Capítulo CXXIV.- El discurso

 -Vamos, es la hora...
 Era José Días que me invitaba a cerrar el ataúd. Lo cerramos y yo cogí una de las argollas; estalló el alarido final. Palabra que cuando llegué a la puerta y vi el sol claro, lleno todo de gentes y de carros, las cabezas descubiertas, tuve uno de aquellos impulsos míos que nunca llegaban a la ejecución: fue tirar a la calle el ataúd, difunto incluido. En el carro le dije a José Días que se callara. En el cementerio tuve que repetir la ceremonia de la casa, desatar las correas y ayudar a llevar el féretro al nicho; imagínate lo que esto me costó.
 Bajado el cadáver al hueco trajeron la cal y la pala; sabes cómo es, habrás ido a más de un entierro, pero lo que no sabes, ni puedes saber, ni puede saber ninguno de tus amigos, lector, o cualquier otro extraño, es la crisis en que entré cuando vi todos los ojos sobre mí, los pies quietos, las orejas atentas, y, al cabo de algunas instantes de total silencio, un susurro vago, algunas voces interrogativas, señales, y alguien, José Días, que me decía al oído:
 -Vamos, habla.
 Era el discurso. Querían el discurso. Tenían derecho al discurso anunciado. Maquinalmente metí la mano al bolso, saqué el papel y lo leí a trompicones, no todo, ni seguido, ni claro. La voz me parecía entrar en vez de salir, las manos me temblaban. No era sólo la emoción nueva lo que así me ponía, sino el propio texto, las memorias del amigo, las nostalgias confesadas, las alabanzas a la persona y a sus méritos; todo esto que estaba obligado a decir, y lo decía mal. Al mismo tiempo, temiendo que me adivinasen la verdad, forcejeaba por esconderla bien. Creo que me oyeron pocos, pero el gesto general fue de comprensión y de aprobación. Las manos que me tendieron eran de solidaridad; algunos decían: "¡Muy bonito! ¡Muy bien! ¡Magnífico!". A José Días le pareció que la elocuencia  estuvo a la altura de la piedad. Un hombre, que me pareció periodista, me pidió permiso para imprimir el manuscrito. Sólo mi gran turbación recusaría un obsequio tan sencillo.

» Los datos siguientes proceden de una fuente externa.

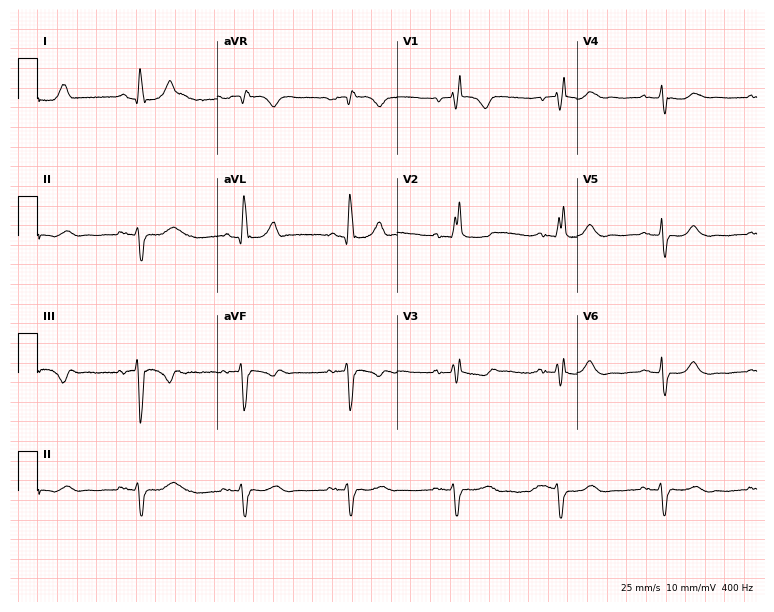
12-lead ECG from a female, 75 years old (7.3-second recording at 400 Hz). No first-degree AV block, right bundle branch block (RBBB), left bundle branch block (LBBB), sinus bradycardia, atrial fibrillation (AF) or sinus tachycardia recorded for this tracing. Other findings, if any, are not listed.

Capítulo CXXV.- Una comparación

 Príamo se cree el más infeliz de los hombres por besar la mano de aquel que mató a su hijo. Es Homero quien relata esto, y es un buen autor, a pesar de contarlo en verso; pero hay narraciones exactas en versos, y hasta en malos versos. Compara la situación de Príamo con la mía; yo acababa de alabar las virtudes del hombre que había recibido difunto aquellos ojos; es imposible que algún Homero no sacase de mi situación mucho mejor efecto o, cuanto menos, igual. No digas que nos faltan Homeros, por la causa señalada en Camoes; no señor, nos faltan, es verdad, pero es porque los Príamos procuran las sombras y el silencio. Las lágrimas, si las tienen, son secadas tras las puertas, para que las caras aparezcan limpias y serenas; los discursos son más de alegría que de melancolía, y todo transcurre como si Aquiles no matara a Héctor.»
 [El texto pertenece a la edición en español de Círculo de Lectores, 2000, en traducción de Pablo del Barco. ISBN: 84-226-8458-6.]

martes, 27 de agosto de 2019

Discursos.- Iseo (420 a.C. - 350 a.C.)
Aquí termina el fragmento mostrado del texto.